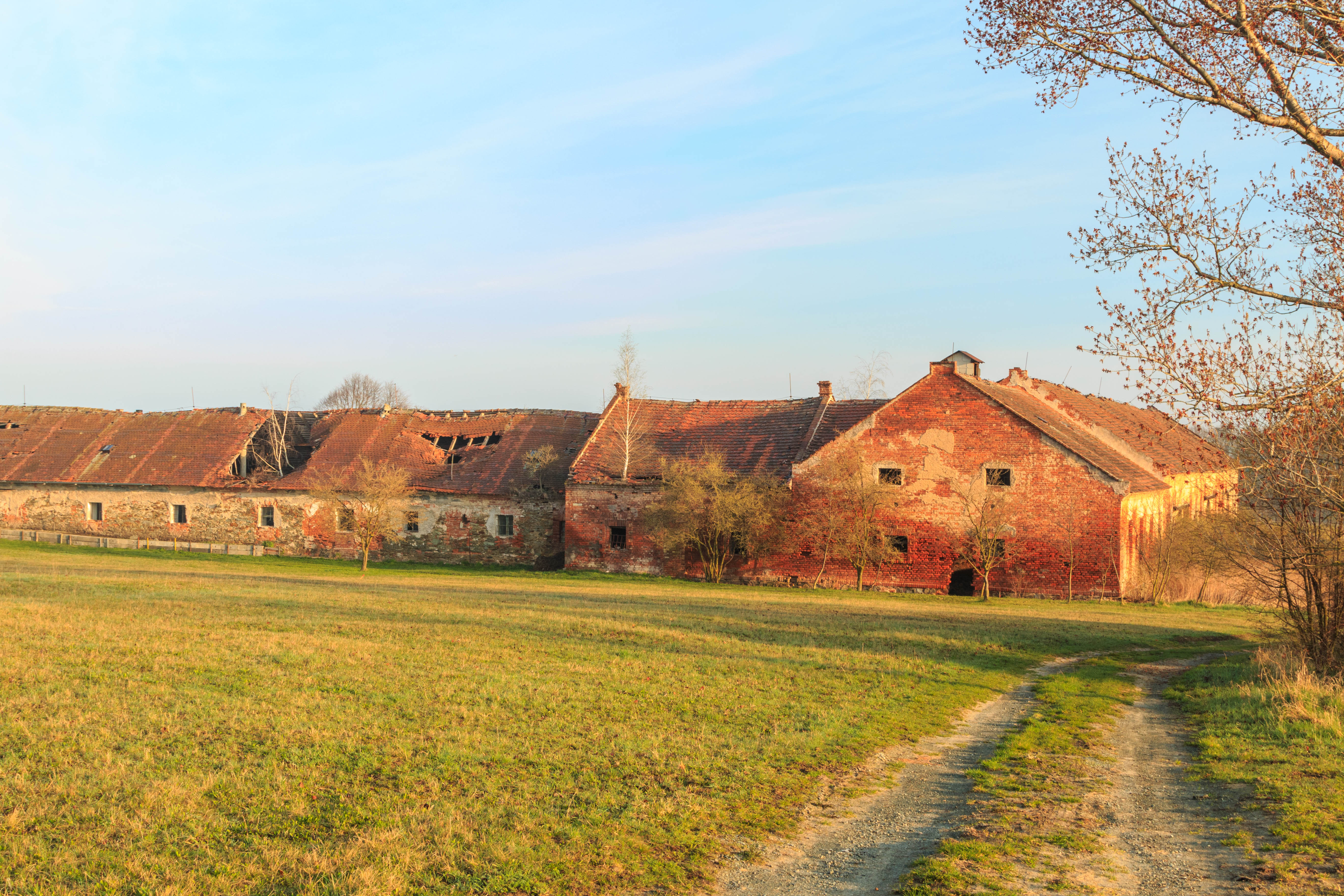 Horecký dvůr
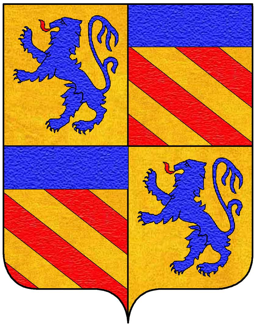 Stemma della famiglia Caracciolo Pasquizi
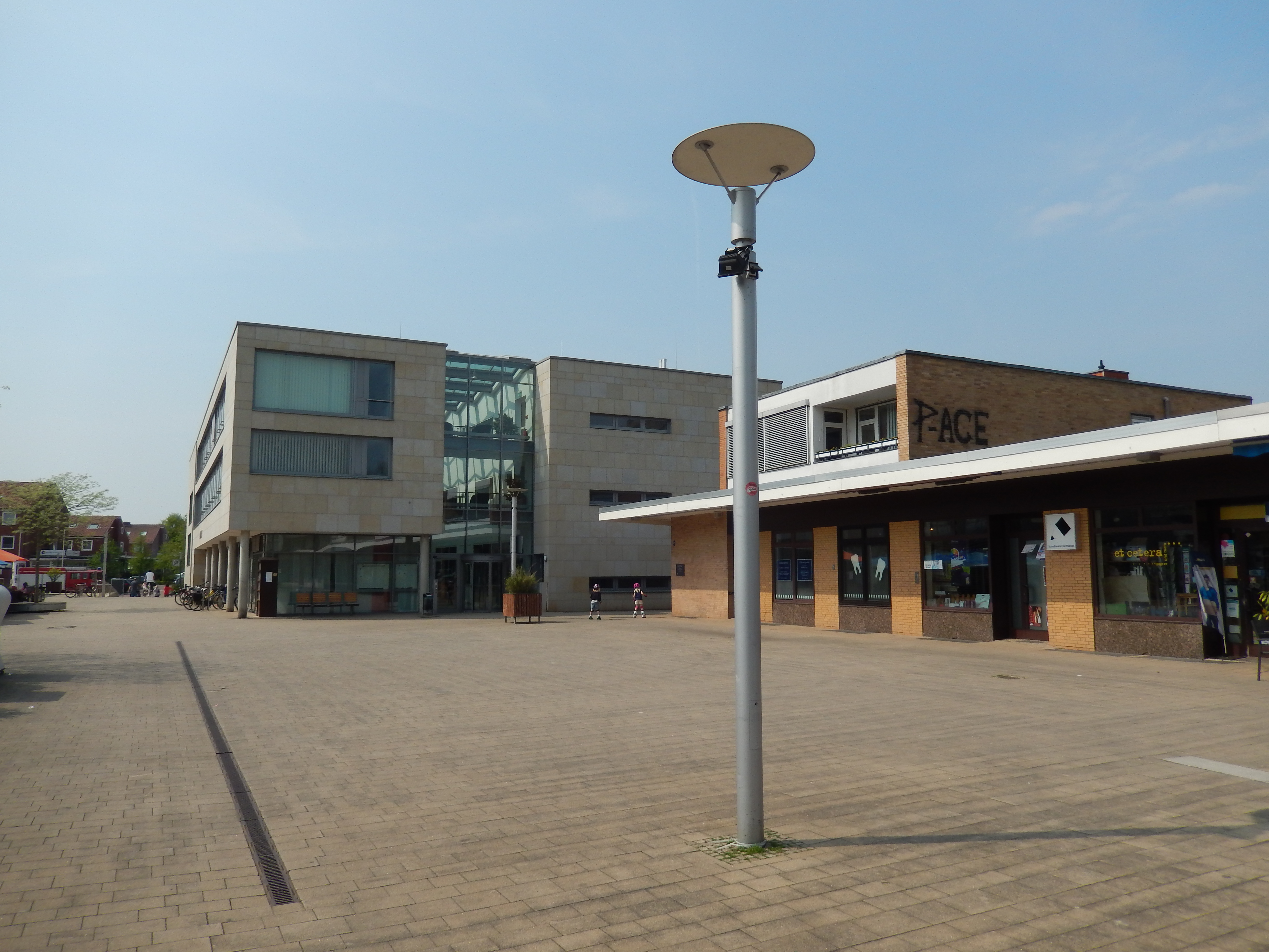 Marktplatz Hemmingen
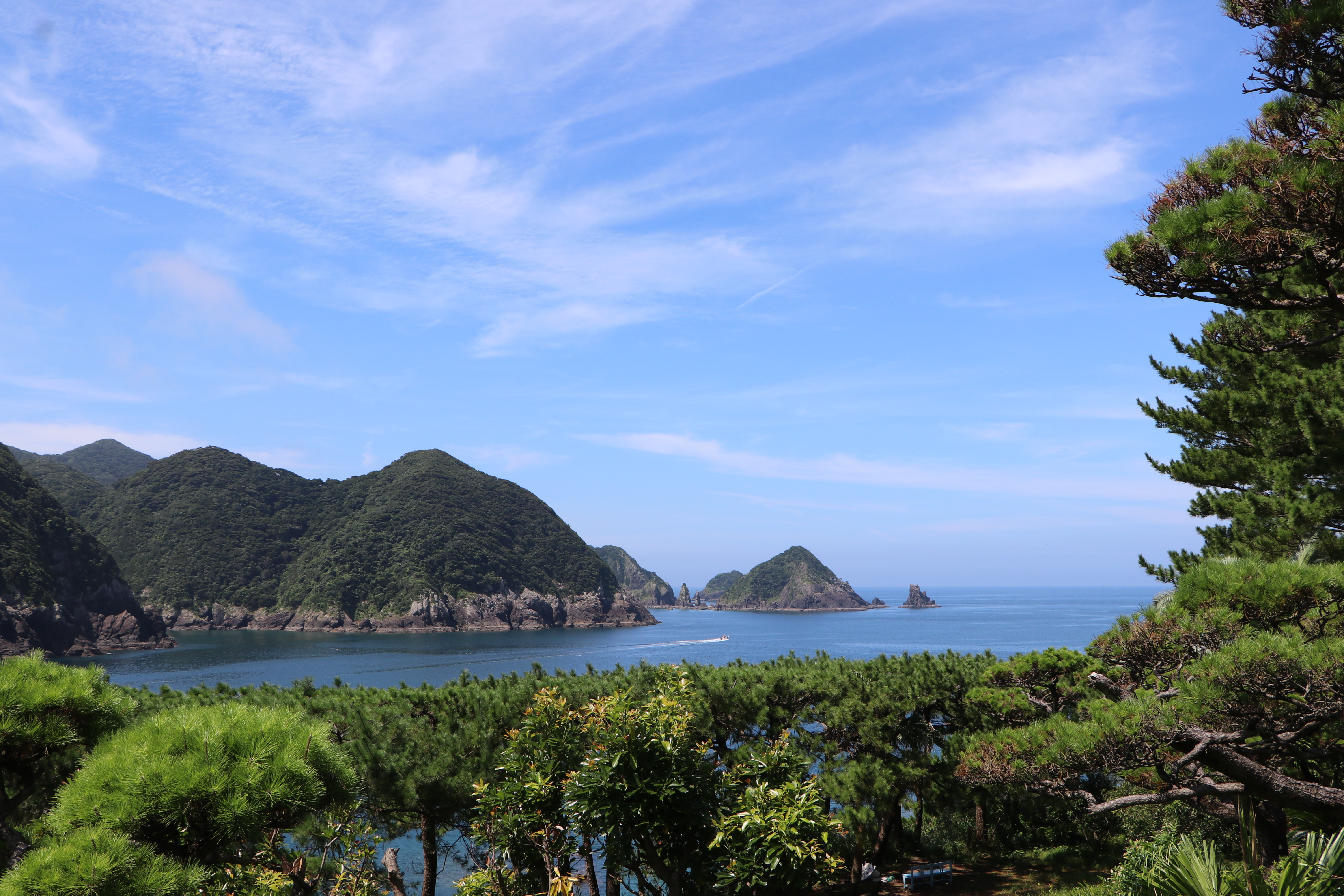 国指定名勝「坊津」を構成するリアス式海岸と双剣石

---

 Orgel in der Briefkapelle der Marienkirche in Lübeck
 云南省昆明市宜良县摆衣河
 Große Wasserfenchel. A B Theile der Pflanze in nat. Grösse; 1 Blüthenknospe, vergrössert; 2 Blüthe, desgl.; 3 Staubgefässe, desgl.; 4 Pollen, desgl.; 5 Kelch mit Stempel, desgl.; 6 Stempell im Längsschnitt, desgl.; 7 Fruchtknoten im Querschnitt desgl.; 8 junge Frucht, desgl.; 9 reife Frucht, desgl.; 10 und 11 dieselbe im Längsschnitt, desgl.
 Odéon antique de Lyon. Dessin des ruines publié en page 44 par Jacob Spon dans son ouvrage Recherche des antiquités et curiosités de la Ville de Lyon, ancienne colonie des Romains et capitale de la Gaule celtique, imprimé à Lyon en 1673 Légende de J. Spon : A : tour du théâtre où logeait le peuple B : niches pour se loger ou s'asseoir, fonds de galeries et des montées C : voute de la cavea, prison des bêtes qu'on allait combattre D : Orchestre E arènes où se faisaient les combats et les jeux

TASK INSTRUCTIONS
Once the line with "Marktplatz Hemmingen" is found above, transcribe each line from it through the line with "国指定名勝「坊津」を構成するリアス式海岸と双剣石", exactly, and omit the pictures.

REPLY TO THE EXERCISE
 Marktplatz Hemmingen
 国指定名勝「坊津」を構成するリアス式海岸と双剣石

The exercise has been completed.